I have been informed that the deputy director of the National Center for Victims of Crime said that H. RES. 303, a proposed federal law, passed unanimously today in the House of Representatives! We're not sure at this time, but it sounds like this means it will become law.
H. RES. 303 states that "a day ought to be established to bring awareness to the issue of missing persons."
Missing children have their national day. Now all missing persons will have a day to remember and honor them, should this bill be signed into law. I have confidence it will and am checking to find more information about it.
I believe this is the same bill that my friends Doug and Mary Lyall from the Center for Hope have been working on for several years. I will get more clarification tomorrow.

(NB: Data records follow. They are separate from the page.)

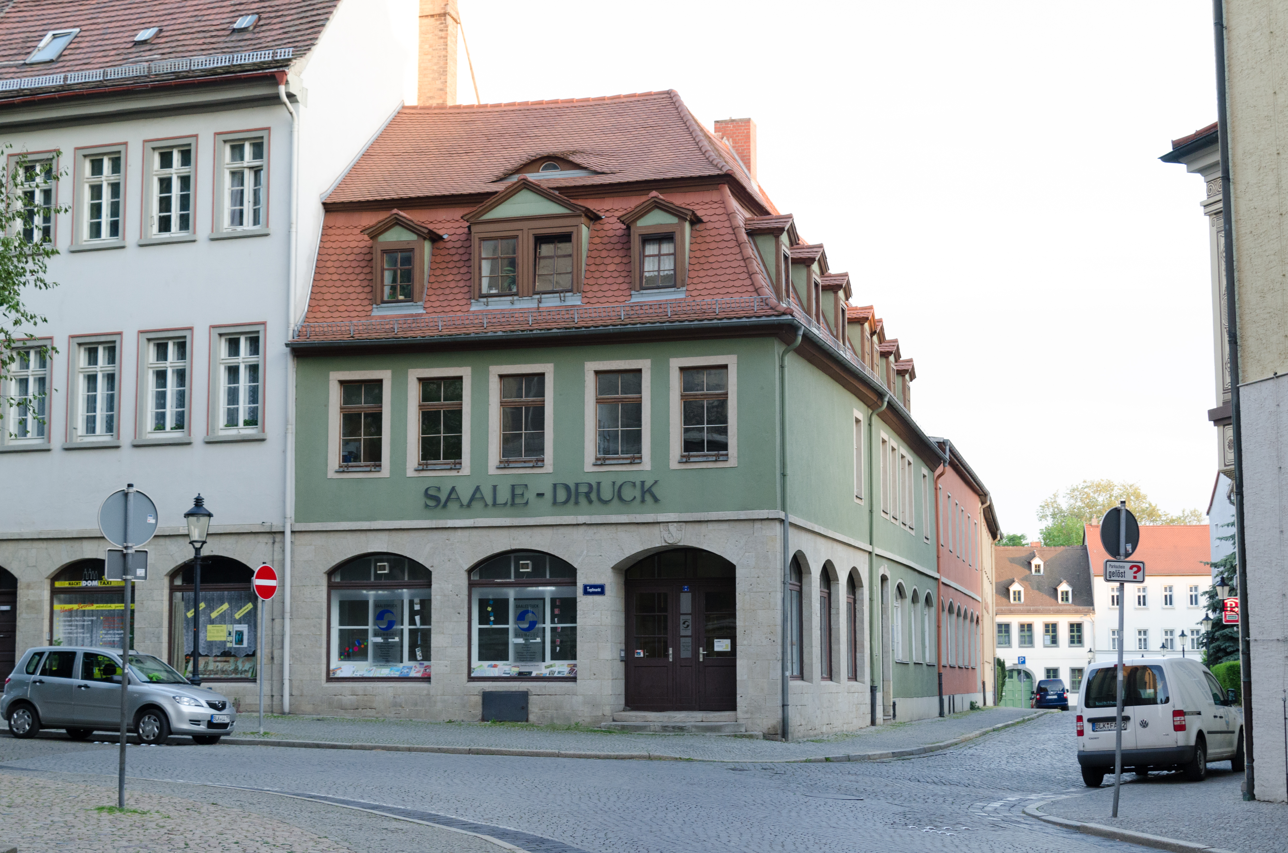 Naumburg, Topfmarkt 7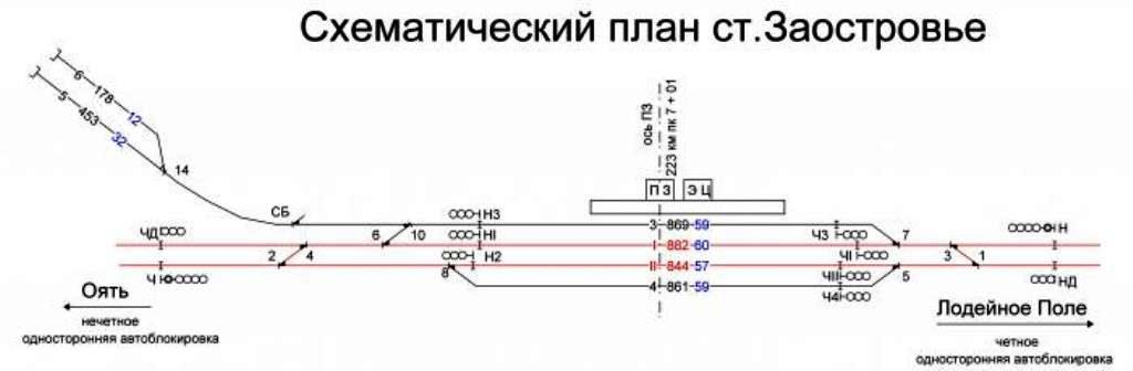 ст. Заостровье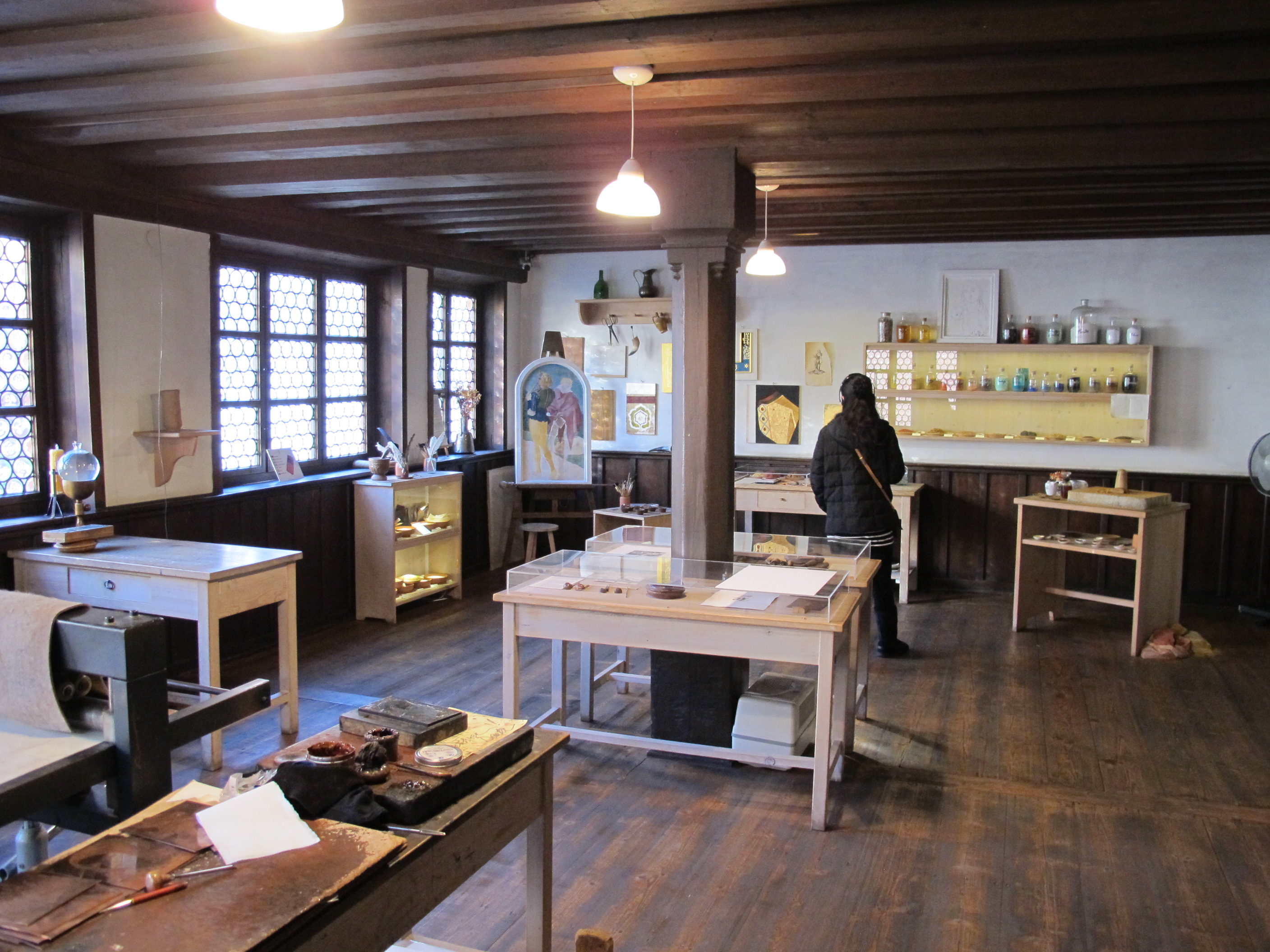 Albrecht-Dürer-Haus, interno 08 workshop

Expressing the sense of the House of Representatives that a day ought to be established to bring awareness to the issue of missing persons.
Whereas each year tens of thousands of people go missing in the United States;
Whereas, on any given day, there are as many as 100,000 active missing persons cases in the United States;
Whereas the Missing Persons File of the National Crime Information Center (NCIC) was implemented in 1975;
Whereas, in 2005, 109,531 persons were reported missing to law enforcement agencies nationwide, of whom 11,868 were between the ages of 18 and 20;
Whereas section 204 of the PROTECT Act, known as Suzanne's Law and passed by Congress on April 10, 2003, modifies section 3701(a) of the Crime Control Act of 1990 (42 U.S.C. 5779(a)), so that agencies must enter records into the NCIC database for all missing persons under the age of 21;
Whereas Kristen's Act (42 U.S.C. 14665), passed in 1999, has established grants for organizations to, among other things, track missing persons and provide informational services to families and the public;
Whereas, according to the NCIC, 48,639 missing persons were located in 2005, an improvement of 4.2 percent from the previous year;
Whereas many persons reported missing may be victims of Alzheimer's disease or other health-related issues, or may be victims of foul play;
Whereas, regardless of age or circumstances, all missing persons have families who need support and guidance to endure the days, months, or years they may spend searching for their missing loved ones; and
Whereas it is important to applaud the committed efforts of families, law enforcement agencies, and concerned citizens who work to locate missing persons and to prevent all forms of victimization: Now, therefore, be it
Resolved, That it is the sense of the House of Representatives that--
(1) a day ought to be established to bring awareness to the issue of missing persons; and
(2) the people of the United States should be encouraged to--
(A) observe the day with appropriate programs and activities; and
(B) support worthy initiatives and increased efforts to locate missing persons.
Kelly, Project Jason
We are the Voice for the Missing; speaking for those who are not among us but who are forever in our hearts.